» Your goal: Check each line of the entries below for the word "Category", then state how many lines have it and nothing more.

» Records for the task:
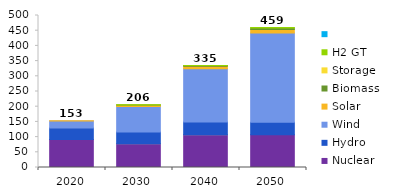
| Category | Nuclear | CH4 GT | Hydro | Wind | Solar | Biomass | Storage | H2 GT | Series 8 | Series 9 |
|---|---|---|---|---|---|---|---|---|---|---|
| 2020.0 | 91.728 | 0 | 38.412 | 22.581 | 0.661 | 0 | -0.048 | 0 |  | 153.334 |
| 2030.0 | 77.781 | 0.146 | 38.483 | 84.302 | 5.054 | 0.013 | -0.366 | 0.535 |  | 205.948 |
| 2040.0 | 107.65 | 0.088 | 41.598 | 175.104 | 8.232 | 2.472 | -0.816 | 0.524 |  | 334.853 |
| 2050.0 | 107.361 | 0 | 41.598 | 293.472 | 11.748 | 4.924 | -1.087 | 1.343 |  | 459.359 |
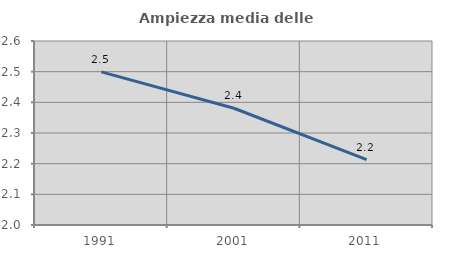
| Category | Ampiezza media delle famiglie |
|---|---|
| 1991.0 | 2.499 |
| 2001.0 | 2.381 |
| 2011.0 | 2.213 |

» Exercise solution: 2